### [What you have to do]
Pictures aside, return every line below exactly as written.
[Data — start]
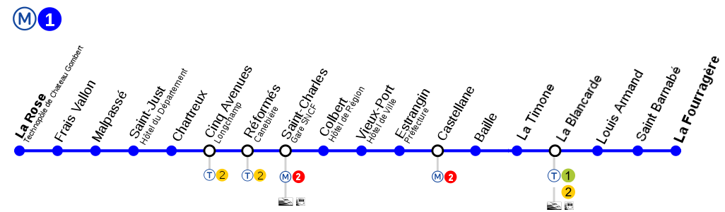 Plan de la ligne 1 du métro de Marseille
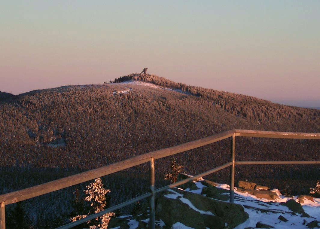 Der Wurmberg von der Kuppel des Achtermanns am 21:12.04 um 16.59 kurz vor Sonnenuntergang photographiert.
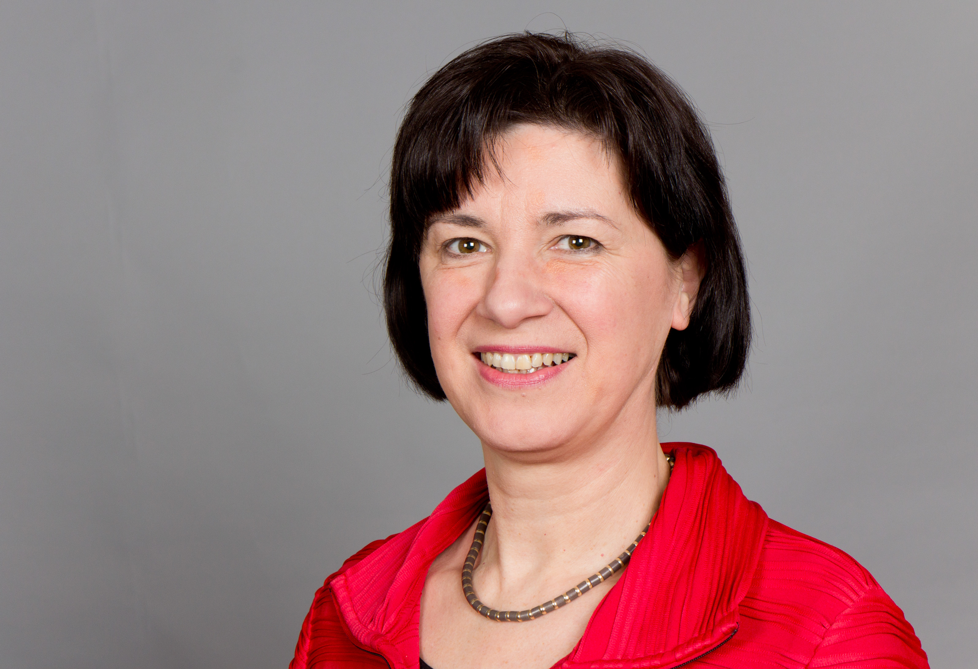 Anke Simon (* 31. März 1963 in Frankenthal) ist eine deutsche Politikerin (SPD) und Mitglied des Landtages von Rheinland-Pfalz. Landtag Rheinland-Pfalz 2014 19. bis 20. Februar 2014 in MainzDieses Foto wurde im Rahmen des Projektes „WIKI loves parliaments/Landtag Rheinland-Pfalz“ erstellt. Fragen zur Nachnutzung Wenn Sie Fragen zur Nachnutzung dieses Bildes haben, können Sie sich jederzeit gern an wenden
[Data — finish]
### [Answer to this task]
 Plan de la ligne 1 du métro de Marseille
 Der Wurmberg von der Kuppel des Achtermanns am 21:12.04 um 16.59 kurz vor Sonnenuntergang photographiert.
 Anke Simon (* 31. März 1963 in Frankenthal) ist eine deutsche Politikerin (SPD) und Mitglied des Landtages von Rheinland-Pfalz. Landtag Rheinland-Pfalz 2014 19. bis 20. Februar 2014 in MainzDieses Foto wurde im Rahmen des Projektes „WIKI loves parliaments/Landtag Rheinland-Pfalz“ erstellt. Fragen zur Nachnutzung Wenn Sie Fragen zur Nachnutzung dieses Bildes haben, können Sie sich jederzeit gern an wenden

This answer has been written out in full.